The Society for Personality and Social Psychology (SPSP) kindly posted data on the diversity of their membership online. The raw data is provided in tabular form, with mutually-exclusive counts of members who fall into each cell created by crossing three factors: career stage, sex/gender, and race/ethnicity. Although analyses like χ2 can be used to examine these data, there are more options if the data is expanded out into a form where members are represented each on a row. Using R, this is an easy task to accomplish. After the data was restructured, I was curious to extract some descriptives! Download the restructured data and syntax.
First for some basic pie charts of career stage (Figure 1), ethnicity (Figure 2), and gender (Figure 3).
So, among this population, what are the odds of being from a member of any given racial or ethnic group? Is this different across career stages or by sex*? I decided the best way to test this question would be to calculate odds ratios of the likelihood of being from a particular ethnic group, overall and based on career stage and gender. As you can see in the R script I used for the analyses, I calculated odds ratios by regressing membership in a given ethnic group on an intercept-only model in a logistic regression. The intercept in these models serves as the log odds, which can then be converted into an odds ratio. To estimate odds by a given group, dummy variables were included in the logistic regression models that were coded such that the reference category was the target group and again the intercept was used as the estimated log odds for the reference category. Finally, the moderation by career stage and sex was tested with a likelihood ratio test comparing the models that included those predictors versus not. The following table summarizes these results:
All S/P Psychologists | Undergraduates | Graduate Students | Early Career | Full Member | Retired | Career Stage | Men | Women | Sex | |
---|---|---|---|---|---|---|---|---|---|---|
Asian | 0.13 | 0.12 | 0.179 | 0.133 | 0.099 | 0.008 | χ2 = 65.17, p = 0 | 0.152 | 0.148 | χ2 = 0.08, p = 0.774 |
Black | 0.028 | 0.049 | 0.032 | 0.03 | 0.022 | 0.008 | χ2 = 11.8, p = 0.019 | 0.027 | 0.042 | χ2 = 5.72, p = 0.017 |
Latino | 0.027 | 0.068 | 0.03 | 0.015 | 0.022 | 0 | χ2 = 28.4, p = 0 | 0.03 | 0.037 | χ2 = 1.4, p = 0.237 |
Middle Eastern | 0.004 | 0.005 | 0.006 | 0.008 | 0.002 | 0 | χ2 = 9.36, p = 0.053 | 0.003 | 0.008 | χ2 = 5.08, p = 0.024 |
Native American | 0.006 | 0.005 | 0.009 | 0.008 | 0.004 | 0.008 | χ2 = 6.58, p = 0.16 | 0.005 | 0.012 | χ2 = 5.69, p = 0.017 |
White | 1.299 | 0.981 | 1.031 | 1.276 | 1.634 | 2.263 | χ2 = 77.12, p = 0 | 2.074 | 1.966 | χ2 = 0.61, p = 0.436 |
Other | 0.298 | 0.358 | 0.313 | 0.285 | 0.28 | 0.292 | χ2 = 5.32, p = 0.256 | 0.109 | 0.089 | χ2 = 3.36, p = 0.067 |
Any Ethnic Minority | 0.77 | 1.02 | 0.97 | 0.784 | 0.612 | 0.442 | χ2 = 77.12, p = 0 | 0.482 | 0.509 | χ2 = 0.61, p = 0.436 |
* I decided to only calculate odds ratios by sex (i.e., men and women) instead of the full gender information we were given, only because transgender members are so rare that the odds ratios of any given ethnicity are extremely small.
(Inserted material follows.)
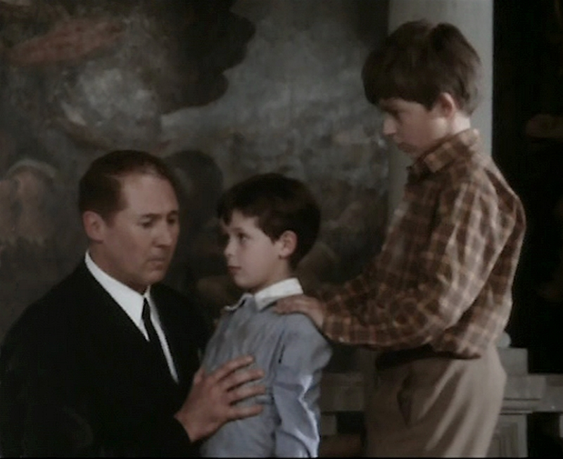 Une scène du film de Lugi Comencini L'Incompris, 1966. Le Consul (Anthony Quayle) avec ses deux enfants.
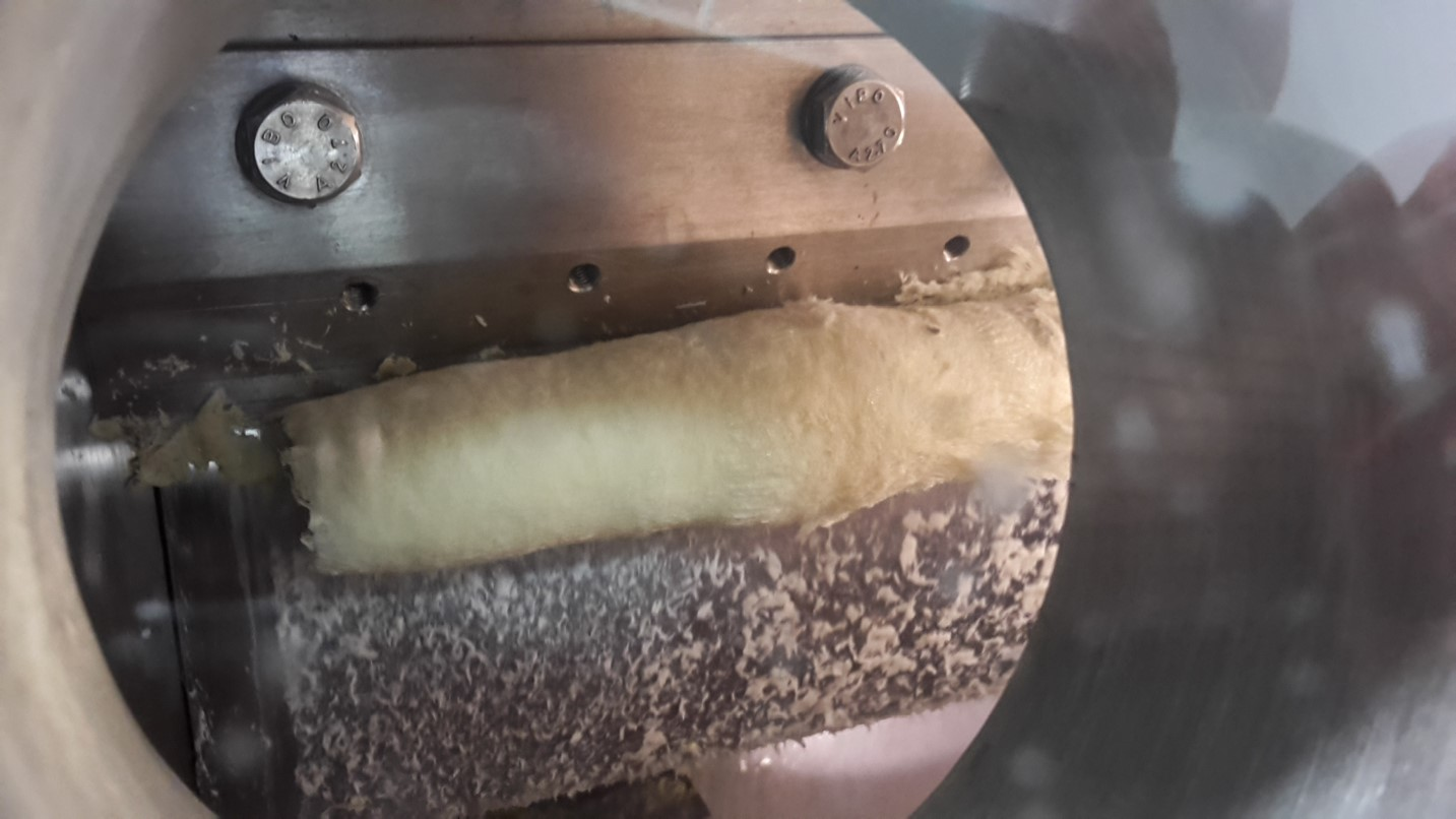 Das Produkt trocknet auf der Walze des Walzentrockners. Der getrocknete Feststoff wird mit Hilfe des Messerbalkens von der Walze "abgenommen". Der Produktfilm hat sich in diesem Fall aufgerollt. Der Form halber spricht man hier von einer "Zigarre".

Below is the restructured data, the original tabular data in Excel, and the R Script that converted the table to a case-wise dataset.
The case-wise dataset has three variables, stage representing career stage, gender representing the sex or gender of the member, and ethnicity representing the ethnicity of the member. All categorical levels are represented with semantically meaningful strings.